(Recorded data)
[Start of section]
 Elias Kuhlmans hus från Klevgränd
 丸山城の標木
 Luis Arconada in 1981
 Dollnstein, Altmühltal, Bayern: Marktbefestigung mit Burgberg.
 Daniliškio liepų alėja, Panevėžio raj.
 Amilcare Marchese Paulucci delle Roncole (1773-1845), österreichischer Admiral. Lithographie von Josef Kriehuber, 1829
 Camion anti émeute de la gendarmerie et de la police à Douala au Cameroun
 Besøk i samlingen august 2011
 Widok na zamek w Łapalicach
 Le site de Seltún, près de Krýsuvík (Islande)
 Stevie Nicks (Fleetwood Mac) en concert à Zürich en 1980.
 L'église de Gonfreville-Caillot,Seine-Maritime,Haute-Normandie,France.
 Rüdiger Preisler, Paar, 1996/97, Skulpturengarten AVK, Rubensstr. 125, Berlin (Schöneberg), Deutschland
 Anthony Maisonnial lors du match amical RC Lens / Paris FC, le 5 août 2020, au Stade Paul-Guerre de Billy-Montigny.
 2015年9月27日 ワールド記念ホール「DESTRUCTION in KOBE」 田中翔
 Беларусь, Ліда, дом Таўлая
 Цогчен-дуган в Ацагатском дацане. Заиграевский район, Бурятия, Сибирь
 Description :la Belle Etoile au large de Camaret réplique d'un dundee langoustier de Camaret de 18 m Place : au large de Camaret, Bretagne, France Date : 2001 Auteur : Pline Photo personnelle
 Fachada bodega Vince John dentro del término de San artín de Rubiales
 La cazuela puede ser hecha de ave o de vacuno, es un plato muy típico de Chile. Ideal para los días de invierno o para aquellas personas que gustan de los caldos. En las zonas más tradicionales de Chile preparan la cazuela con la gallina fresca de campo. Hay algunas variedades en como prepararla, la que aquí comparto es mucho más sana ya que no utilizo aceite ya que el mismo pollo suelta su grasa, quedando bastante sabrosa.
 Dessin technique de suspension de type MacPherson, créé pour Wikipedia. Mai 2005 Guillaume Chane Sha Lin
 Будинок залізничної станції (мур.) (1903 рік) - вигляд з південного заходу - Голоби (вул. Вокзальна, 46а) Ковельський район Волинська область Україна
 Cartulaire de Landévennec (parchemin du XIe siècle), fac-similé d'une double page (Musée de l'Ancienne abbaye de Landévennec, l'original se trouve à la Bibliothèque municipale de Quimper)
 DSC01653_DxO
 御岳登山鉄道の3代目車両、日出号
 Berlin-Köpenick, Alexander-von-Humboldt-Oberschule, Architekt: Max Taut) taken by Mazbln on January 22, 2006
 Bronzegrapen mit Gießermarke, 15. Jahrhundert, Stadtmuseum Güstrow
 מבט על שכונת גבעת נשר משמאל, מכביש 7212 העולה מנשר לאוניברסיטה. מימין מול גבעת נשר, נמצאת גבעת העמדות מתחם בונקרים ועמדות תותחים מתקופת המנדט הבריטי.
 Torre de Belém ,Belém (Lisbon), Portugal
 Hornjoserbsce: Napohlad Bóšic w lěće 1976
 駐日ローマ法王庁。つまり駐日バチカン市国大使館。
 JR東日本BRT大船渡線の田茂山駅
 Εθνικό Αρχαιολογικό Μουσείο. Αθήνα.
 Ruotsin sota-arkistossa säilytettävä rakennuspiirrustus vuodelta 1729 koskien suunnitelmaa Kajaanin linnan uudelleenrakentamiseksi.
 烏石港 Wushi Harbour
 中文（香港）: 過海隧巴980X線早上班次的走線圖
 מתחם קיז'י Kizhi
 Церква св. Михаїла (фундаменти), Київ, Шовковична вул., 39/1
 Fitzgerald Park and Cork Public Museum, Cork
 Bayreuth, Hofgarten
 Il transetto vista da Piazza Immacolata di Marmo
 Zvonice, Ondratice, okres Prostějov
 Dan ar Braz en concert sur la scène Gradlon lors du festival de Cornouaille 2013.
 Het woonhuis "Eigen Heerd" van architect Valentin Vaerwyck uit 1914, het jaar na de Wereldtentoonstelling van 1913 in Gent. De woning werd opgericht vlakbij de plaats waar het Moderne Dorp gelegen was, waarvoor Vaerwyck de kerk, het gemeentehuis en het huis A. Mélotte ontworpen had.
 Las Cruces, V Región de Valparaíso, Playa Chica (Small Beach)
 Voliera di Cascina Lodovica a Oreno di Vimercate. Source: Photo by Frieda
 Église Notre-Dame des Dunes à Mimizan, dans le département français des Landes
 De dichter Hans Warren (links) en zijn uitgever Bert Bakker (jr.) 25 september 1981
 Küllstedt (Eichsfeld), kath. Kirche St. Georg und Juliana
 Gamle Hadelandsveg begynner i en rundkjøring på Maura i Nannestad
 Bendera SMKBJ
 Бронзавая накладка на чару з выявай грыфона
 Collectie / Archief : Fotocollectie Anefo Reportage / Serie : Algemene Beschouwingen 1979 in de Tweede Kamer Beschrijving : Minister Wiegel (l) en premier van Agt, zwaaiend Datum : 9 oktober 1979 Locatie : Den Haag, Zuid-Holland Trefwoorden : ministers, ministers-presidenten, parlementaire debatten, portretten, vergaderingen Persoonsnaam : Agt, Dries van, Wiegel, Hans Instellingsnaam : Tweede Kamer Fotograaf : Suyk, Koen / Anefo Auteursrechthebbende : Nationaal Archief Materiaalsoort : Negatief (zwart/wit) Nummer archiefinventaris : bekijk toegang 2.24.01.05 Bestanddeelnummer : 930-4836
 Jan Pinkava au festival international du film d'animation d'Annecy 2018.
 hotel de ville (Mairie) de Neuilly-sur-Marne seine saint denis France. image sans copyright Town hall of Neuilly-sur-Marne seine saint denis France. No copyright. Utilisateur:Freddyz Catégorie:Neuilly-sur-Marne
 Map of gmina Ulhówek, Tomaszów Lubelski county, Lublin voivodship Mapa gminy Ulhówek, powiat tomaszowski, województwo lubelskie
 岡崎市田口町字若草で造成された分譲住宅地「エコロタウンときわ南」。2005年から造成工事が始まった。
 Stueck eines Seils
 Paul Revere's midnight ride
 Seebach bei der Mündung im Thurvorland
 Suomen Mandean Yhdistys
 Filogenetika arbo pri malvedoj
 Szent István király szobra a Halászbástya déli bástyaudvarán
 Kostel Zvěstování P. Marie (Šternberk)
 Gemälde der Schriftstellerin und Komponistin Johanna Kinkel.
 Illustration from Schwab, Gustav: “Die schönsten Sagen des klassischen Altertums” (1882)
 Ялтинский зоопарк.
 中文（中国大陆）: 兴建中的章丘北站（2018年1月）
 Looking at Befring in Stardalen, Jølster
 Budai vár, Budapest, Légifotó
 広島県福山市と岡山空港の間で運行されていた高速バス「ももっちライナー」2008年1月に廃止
[End of section]
§ EXERCISE REQUIREMENTS
The reply should restate the records above in full, character for character.

§ ANSWER TO THIS PROBLEM
 Elias Kuhlmans hus från Klevgränd
 丸山城の標木
 Luis Arconada in 1981
 Dollnstein, Altmühltal, Bayern: Marktbefestigung mit Burgberg.
 Daniliškio liepų alėja, Panevėžio raj.
 Amilcare Marchese Paulucci delle Roncole (1773-1845), österreichischer Admiral. Lithographie von Josef Kriehuber, 1829
 Camion anti émeute de la gendarmerie et de la police à Douala au Cameroun
 Besøk i samlingen august 2011
 Widok na zamek w Łapalicach
 Le site de Seltún, près de Krýsuvík (Islande)
 Stevie Nicks (Fleetwood Mac) en concert à Zürich en 1980.
 L'église de Gonfreville-Caillot,Seine-Maritime,Haute-Normandie,France.
 Rüdiger Preisler, Paar, 1996/97, Skulpturengarten AVK, Rubensstr. 125, Berlin (Schöneberg), Deutschland
 Anthony Maisonnial lors du match amical RC Lens / Paris FC, le 5 août 2020, au Stade Paul-Guerre de Billy-Montigny.
 2015年9月27日 ワールド記念ホール「DESTRUCTION in KOBE」 田中翔
 Беларусь, Ліда, дом Таўлая
 Цогчен-дуган в Ацагатском дацане. Заиграевский район, Бурятия, Сибирь
 Description :la Belle Etoile au large de Camaret réplique d'un dundee langoustier de Camaret de 18 m Place : au large de Camaret, Bretagne, France Date : 2001 Auteur : Pline Photo personnelle
 Fachada bodega Vince John dentro del término de San artín de Rubiales
 La cazuela puede ser hecha de ave o de vacuno, es un plato muy típico de Chile. Ideal para los días de invierno o para aquellas personas que gustan de los caldos. En las zonas más tradicionales de Chile preparan la cazuela con la gallina fresca de campo. Hay algunas variedades en como prepararla, la que aquí comparto es mucho más sana ya que no utilizo aceite ya que el mismo pollo suelta su grasa, quedando bastante sabrosa.
 Dessin technique de suspension de type MacPherson, créé pour Wikipedia. Mai 2005 Guillaume Chane Sha Lin
 Будинок залізничної станції (мур.) (1903 рік) - вигляд з південного заходу - Голоби (вул. Вокзальна, 46а) Ковельський район Волинська область Україна
 Cartulaire de Landévennec (parchemin du XIe siècle), fac-similé d'une double page (Musée de l'Ancienne abbaye de Landévennec, l'original se trouve à la Bibliothèque municipale de Quimper)
 DSC01653_DxO
 御岳登山鉄道の3代目車両、日出号
 Berlin-Köpenick, Alexander-von-Humboldt-Oberschule, Architekt: Max Taut) taken by Mazbln on January 22, 2006
 Bronzegrapen mit Gießermarke, 15. Jahrhundert, Stadtmuseum Güstrow
 מבט על שכונת גבעת נשר משמאל, מכביש 7212 העולה מנשר לאוניברסיטה. מימין מול גבעת נשר, נמצאת גבעת העמדות מתחם בונקרים ועמדות תותחים מתקופת המנדט הבריטי.
 Torre de Belém ,Belém (Lisbon), Portugal
 Hornjoserbsce: Napohlad Bóšic w lěće 1976
 駐日ローマ法王庁。つまり駐日バチカン市国大使館。
 JR東日本BRT大船渡線の田茂山駅
 Εθνικό Αρχαιολογικό Μουσείο. Αθήνα.
 Ruotsin sota-arkistossa säilytettävä rakennuspiirrustus vuodelta 1729 koskien suunnitelmaa Kajaanin linnan uudelleenrakentamiseksi.
 烏石港 Wushi Harbour
 中文（香港）: 過海隧巴980X線早上班次的走線圖
 מתחם קיז'י Kizhi
 Церква св. Михаїла (фундаменти), Київ, Шовковична вул., 39/1
 Fitzgerald Park and Cork Public Museum, Cork
 Bayreuth, Hofgarten
 Il transetto vista da Piazza Immacolata di Marmo
 Zvonice, Ondratice, okres Prostějov
 Dan ar Braz en concert sur la scène Gradlon lors du festival de Cornouaille 2013.
 Het woonhuis "Eigen Heerd" van architect Valentin Vaerwyck uit 1914, het jaar na de Wereldtentoonstelling van 1913 in Gent. De woning werd opgericht vlakbij de plaats waar het Moderne Dorp gelegen was, waarvoor Vaerwyck de kerk, het gemeentehuis en het huis A. Mélotte ontworpen had.
 Las Cruces, V Región de Valparaíso, Playa Chica (Small Beach)
 Voliera di Cascina Lodovica a Oreno di Vimercate. Source: Photo by Frieda
 Église Notre-Dame des Dunes à Mimizan, dans le département français des Landes
 De dichter Hans Warren (links) en zijn uitgever Bert Bakker (jr.) 25 september 1981
 Küllstedt (Eichsfeld), kath. Kirche St. Georg und Juliana
 Gamle Hadelandsveg begynner i en rundkjøring på Maura i Nannestad
 Bendera SMKBJ
 Бронзавая накладка на чару з выявай грыфона
 Collectie / Archief : Fotocollectie Anefo Reportage / Serie : Algemene Beschouwingen 1979 in de Tweede Kamer Beschrijving : Minister Wiegel (l) en premier van Agt, zwaaiend Datum : 9 oktober 1979 Locatie : Den Haag, Zuid-Holland Trefwoorden : ministers, ministers-presidenten, parlementaire debatten, portretten, vergaderingen Persoonsnaam : Agt, Dries van, Wiegel, Hans Instellingsnaam : Tweede Kamer Fotograaf : Suyk, Koen / Anefo Auteursrechthebbende : Nationaal Archief Materiaalsoort : Negatief (zwart/wit) Nummer archiefinventaris : bekijk toegang 2.24.01.05 Bestanddeelnummer : 930-4836
 Jan Pinkava au festival international du film d'animation d'Annecy 2018.
 hotel de ville (Mairie) de Neuilly-sur-Marne seine saint denis France. image sans copyright Town hall of Neuilly-sur-Marne seine saint denis France. No copyright. Utilisateur:Freddyz Catégorie:Neuilly-sur-Marne
 Map of gmina Ulhówek, Tomaszów Lubelski county, Lublin voivodship Mapa gminy Ulhówek, powiat tomaszowski, województwo lubelskie
 岡崎市田口町字若草で造成された分譲住宅地「エコロタウンときわ南」。2005年から造成工事が始まった。
 Stueck eines Seils
 Paul Revere's midnight ride
 Seebach bei der Mündung im Thurvorland
 Suomen Mandean Yhdistys
 Filogenetika arbo pri malvedoj
 Szent István király szobra a Halászbástya déli bástyaudvarán
 Kostel Zvěstování P. Marie (Šternberk)
 Gemälde der Schriftstellerin und Komponistin Johanna Kinkel.
 Illustration from Schwab, Gustav: “Die schönsten Sagen des klassischen Altertums” (1882)
 Ялтинский зоопарк.
 中文（中国大陆）: 兴建中的章丘北站（2018年1月）
 Looking at Befring in Stardalen, Jølster
 Budai vár, Budapest, Légifotó
 広島県福山市と岡山空港の間で運行されていた高速バス「ももっちライナー」2008年1月に廃止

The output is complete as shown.